Search code examples
regexstringrstringi

Extract character before and after "/"


I'm trying to extract character before and after "/" with no success. Sentences are:

XXXX YYY ZZZ - AV HAHEHRS, 3061 - SDDW ASDA DDSF - SAO JOSE DOS CAMPOS / SP - CEP: 00000-000

Output should be

SAO JOSE DOS CAMPOS / SP

I'm trying str_extract(str, "- [a-zA-Z]{1,} / [a-zA-Z]{1,}") but it's just bringing me

CAMPOS / SP

Solution

  • In your regex there is the space missing. Try:

    str_extract(str, "- [a-zA-Z ]+ / [a-zA-Z ]+") 
    

    Note the space in the character class. Also, {1,} is the long form of +.

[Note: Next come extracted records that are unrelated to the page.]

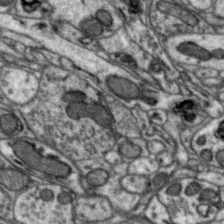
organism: Zebra finch
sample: Brain
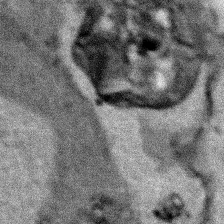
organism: Human
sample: Mitochondria in HCT116 cells
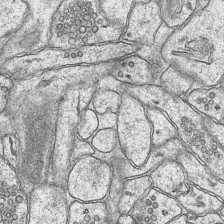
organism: Mouse
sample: CA1 Hippocampus
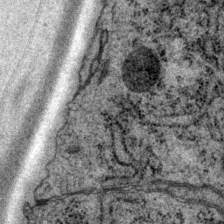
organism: P. pacificus
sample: Pharynx
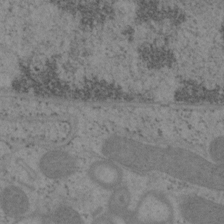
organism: Mouse
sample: OT-I killer T cells with ID8 ovarian cancer cells
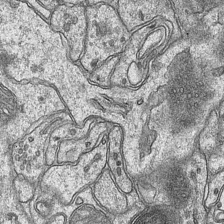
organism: Mouse
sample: CA1 Hippocampus
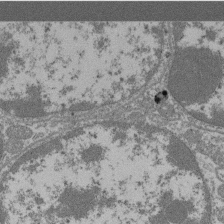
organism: Mouse
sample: Glomerulus
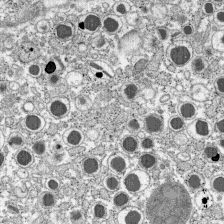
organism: C57BL Mouse
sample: Pancreatic islet
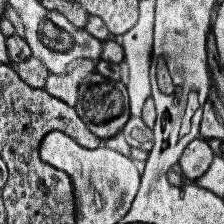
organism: Human
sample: Temporal Lobe
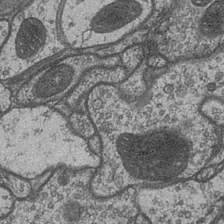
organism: Drosophila
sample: Optic medulla
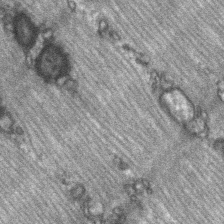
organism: C57BL Mouse
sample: Soleus
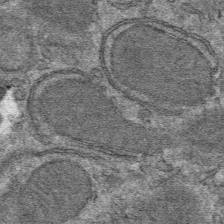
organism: Mouse
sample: Mouse hepatocytes
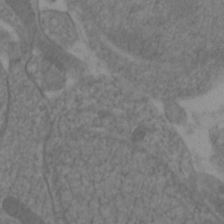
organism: Zebrafish
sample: Zebrafish embryo

    The match will be "- SAO JOSE DOS CAMPOS / SP - CEP". You must get rid of the - in a second step, or use a zero-width look-behind:

    str_extract(str, "(?<=- )[a-zA-Z ]+ / [a-zA-Z ]+") 
    

    Look-behinds are supported by gregexpr.


    For the sake of completeness, you could do this without regex: Split the input by '-', find the part that contains '/', trim. This might be faster than regex, too.